Its been along time since my last post. I know. Alot of shit has been going on and i just didnt feel like writing in here. I will write about everything that has been going on with me soon im sure. But tonight i was bored and i tried this Numberology thing on Tarot.com on aol. I know its probably all BS but its fun to see what they have to say and see if you think they are close. So i used a program thats supposed to tell me what my Name tends to give of and what the type of person with it should be like. I actually think its almost dead on. But i figured i would post it and see what other people think. Well here it is.


Name 1: Paul Lefebvre
The name Paul Lefebvre is dominated by the numbers 8, 1 and 7.


Dominant Impression Number: 8

Powerful, a conqueror, devours the weak and rules the strong. The name Paul Lefebvre reflects money and power. It is a carnivore, a winner at all cost.

Paul Lefebvre has the power and potential to achieve great things. Whatever the enterprise, it strives to be the best and most successful in its field. Extremely competitive and not afraid of challenges or challengers. A visionary, a realist, and a planner. Discipline and perseverance. Dynamic and efficient.

Rewards the faithful and hardworking employee, but has no tolerance for the incompetent.

Paul Lefebvre understands the balance between giving and taking, generosity and greed.

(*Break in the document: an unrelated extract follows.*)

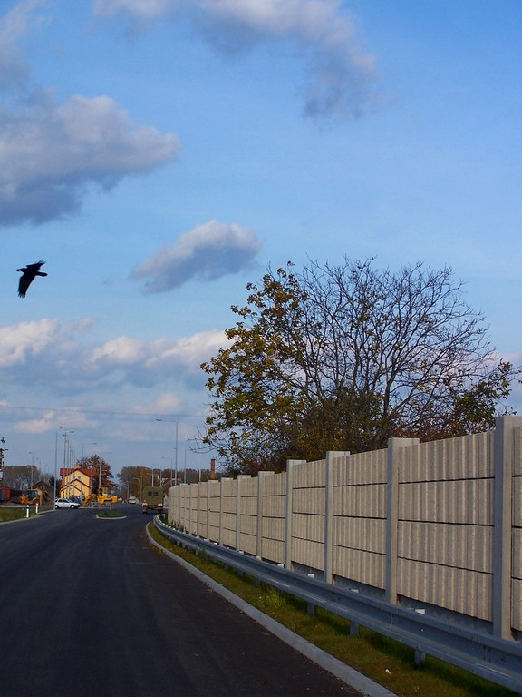 By-road by skalica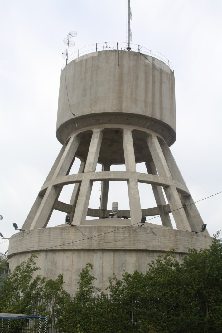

When it loses that balance, it self-destructs.

Most positive characteristics: Strength, perseverance, potential for greatness.

Most negative characteristics: Financial ups and downs. Lacks compassion. Can be self-destructive.



Vowel Vibration Number: 1

The vowels in Paul Lefebvre enhance its sense of independence, strength, drive and determination. It certainly adds horsepower to the Dominant Impression.

The Vowel Vibration makes the name feel more masculine and aggressive. It also conveys intelligence, innovation, inventiveness, leadership, courage, adventurism, and a taste for the unconventional. At the same time, the vowels make Paul Lefebvre seem somewhat harsh, abrupt, impatient, confrontational, and hard-headed.


Base Vibration Number: 7

The Base Vibration in Paul Lefebvre radiates mystery and a search for knowledge and wisdom. There is a distinctly spiritual tone that makes people curious. It reflects intelligence, seriousness, but also independence and self-sufficiency. The base vibrations make Paul Lefebvre seem alien, hard to get to know, and withdrawn. To many, they also deliver a sense of aristocracy and arrogance.

The Base Vibration in Paul Lefebvre draws respect, even admiration. However, it does not invite people to interact.


Vibrational Compatibility
The Dominant Vibration and the Vowel Vibration in Paul Lefebvre are compatible and complement each other. 4 Stars.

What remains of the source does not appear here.